Prompt =
Before copying, remove every picture, and then repeat all entries below precisely as written.

Information provided =
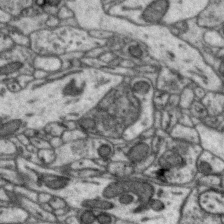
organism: Zebra finch
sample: Brain
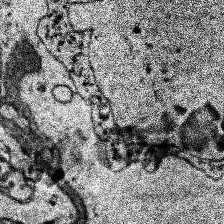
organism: Human
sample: Temporal Lobe
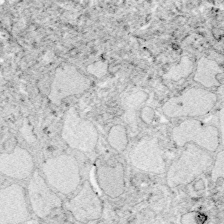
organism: Zebrafish
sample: Whole-Brain
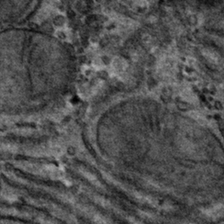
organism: Mouse
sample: Mouse hepatocytes
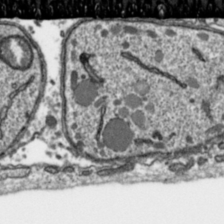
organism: Toxoplasma gondii
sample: Parasites in a vacuole inside a host cell
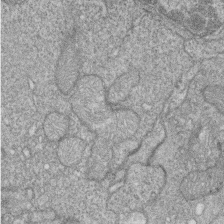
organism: Zebrafish
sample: Cilia; retinal pigment epithelium
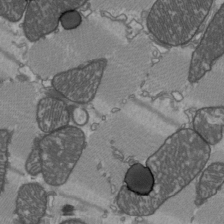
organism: C57BL Mouse
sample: Heart
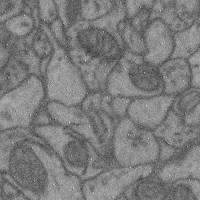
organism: Mouse
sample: Cerebral cortex
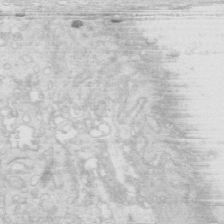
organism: Mouse
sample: Multiciliated cells
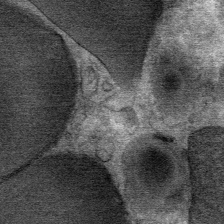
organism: Mouse
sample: Mouse Salivary gland
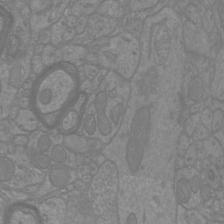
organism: Mouse
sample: Cortical neurons
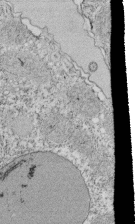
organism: Tetrahymena
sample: Cilia in tetrahymena
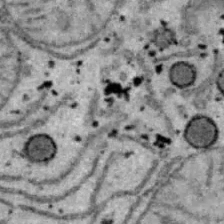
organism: Mouse
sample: Liver from an obese (ob/ob) mouse
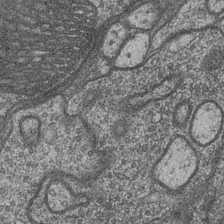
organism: Drosophila
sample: Optic medulla
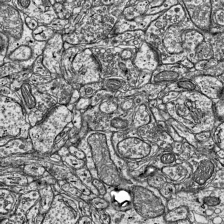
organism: Mouse
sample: Visual Cortex
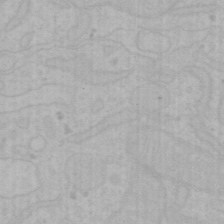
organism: Mouse
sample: Choroid plexus
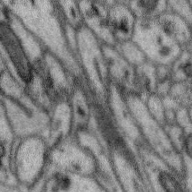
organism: Zebra finch
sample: Brain
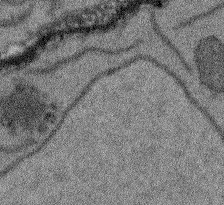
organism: Arabidopsis thaliana
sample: Root tip
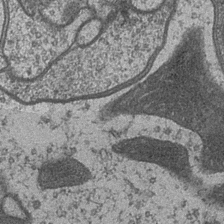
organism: Drosophila
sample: Optic medulla
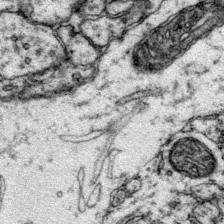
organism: Mouse
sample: Primary visual cortex
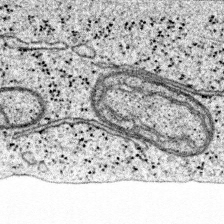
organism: Human
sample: HeLa cells
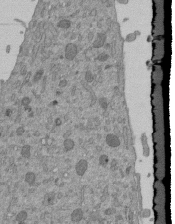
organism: Mouse
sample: ED-1 cell nuclei; centrioles
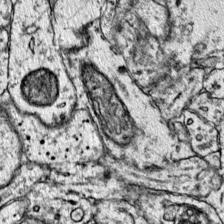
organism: Mouse
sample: Primary visual cortex
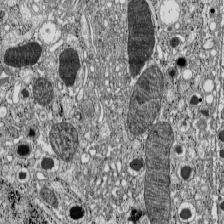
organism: C57BL Mouse
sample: Pancreatic islet
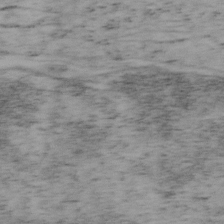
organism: Mouse
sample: OT-I killer T cells with ID8 ovarian cancer cells
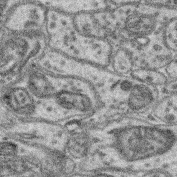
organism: Mouse
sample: Retina
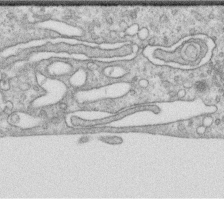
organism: Human
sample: Centriole in RPE cells
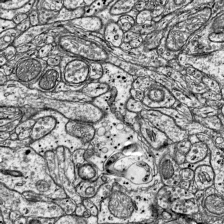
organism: Mouse
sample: Visual Cortex
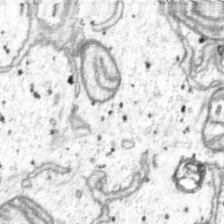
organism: Human
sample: HeLa cells
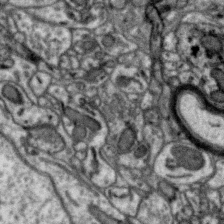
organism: Zebra finch
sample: Brain
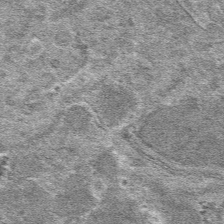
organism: Mouse
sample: Mouse hepatocytes
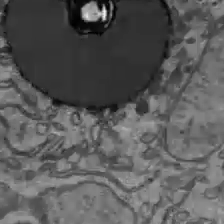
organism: C57BL Mouse
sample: Liver
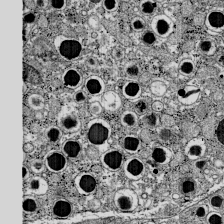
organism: C57BL Mouse
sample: Pancreatic islet
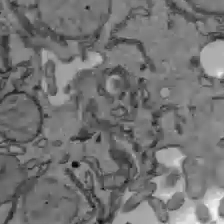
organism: C57BL Mouse
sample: Liver
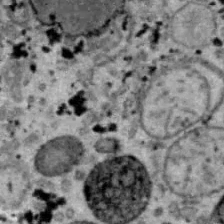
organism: Mouse
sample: Liver from an obese (ob/ob) mouse
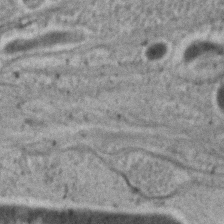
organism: C. elegans
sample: C. elegans embryo
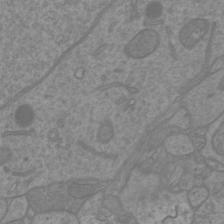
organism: Mouse
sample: Cortical neurons
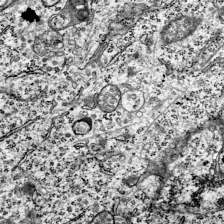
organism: Mouse
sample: Visual Cortex
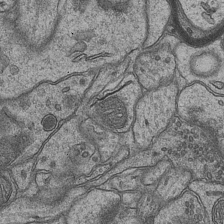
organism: Mouse
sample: CA1 Hippocampus
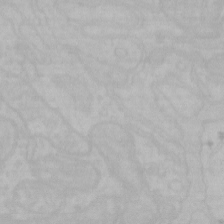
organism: Mouse
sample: Choroid plexus
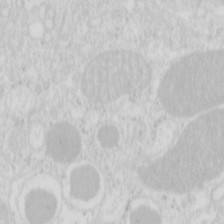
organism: Mouse
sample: Pancreas
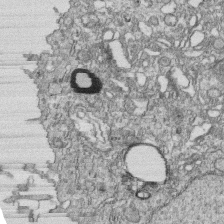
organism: Human
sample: HeLa cell HIV synapse

Answer box =
organism: Zebra finch
sample: Brain
organism: Human
sample: Temporal Lobe
organism: Zebrafish
sample: Whole-Brain
organism: Mouse
sample: Mouse hepatocytes
organism: Toxoplasma gondii
sample: Parasites in a vacuole inside a host cell
organism: Zebrafish
sample: Cilia; retinal pigment epithelium
organism: C57BL Mouse
sample: Heart
organism: Mouse
sample: Cerebral cortex
organism: Mouse
sample: Multiciliated cells
organism: Mouse
sample: Mouse Salivary gland
organism: Mouse
sample: Cortical neurons
organism: Tetrahymena
sample: Cilia in tetrahymena
organism: Mouse
sample: Liver from an obese (ob/ob) mouse
organism: Drosophila
sample: Optic medulla
organism: Mouse
sample: Visual Cortex
organism: Mouse
sample: Choroid plexus
organism: Zebra finch
sample: Brain
organism: Arabidopsis thaliana
sample: Root tip
organism: Drosophila
sample: Optic medulla
organism: Mouse
sample: Primary visual cortex
organism: Human
sample: HeLa cells
organism: Mouse
sample: ED-1 cell nuclei; centrioles
organism: Mouse
sample: Primary visual cortex
organism: C57BL Mouse
sample: Pancreatic islet
organism: Mouse
sample: OT-I killer T cells with ID8 ovarian cancer cells
organism: Mouse
sample: Retina
organism: Human
sample: Centriole in RPE cells
organism: Mouse
sample: Visual Cortex
organism: Human
sample: HeLa cells
organism: Zebra finch
sample: Brain
organism: Mouse
sample: Mouse hepatocytes
organism: C57BL Mouse
sample: Liver
organism: C57BL Mouse
sample: Pancreatic islet
organism: C57BL Mouse
sample: Liver
organism: Mouse
sample: Liver from an obese (ob/ob) mouse
organism: C. elegans
sample: C. elegans embryo
organism: Mouse
sample: Cortical neurons
organism: Mouse
sample: Visual Cortex
organism: Mouse
sample: CA1 Hippocampus
organism: Mouse
sample: Choroid plexus
organism: Mouse
sample: Pancreas
organism: Human
sample: HeLa cell HIV synapse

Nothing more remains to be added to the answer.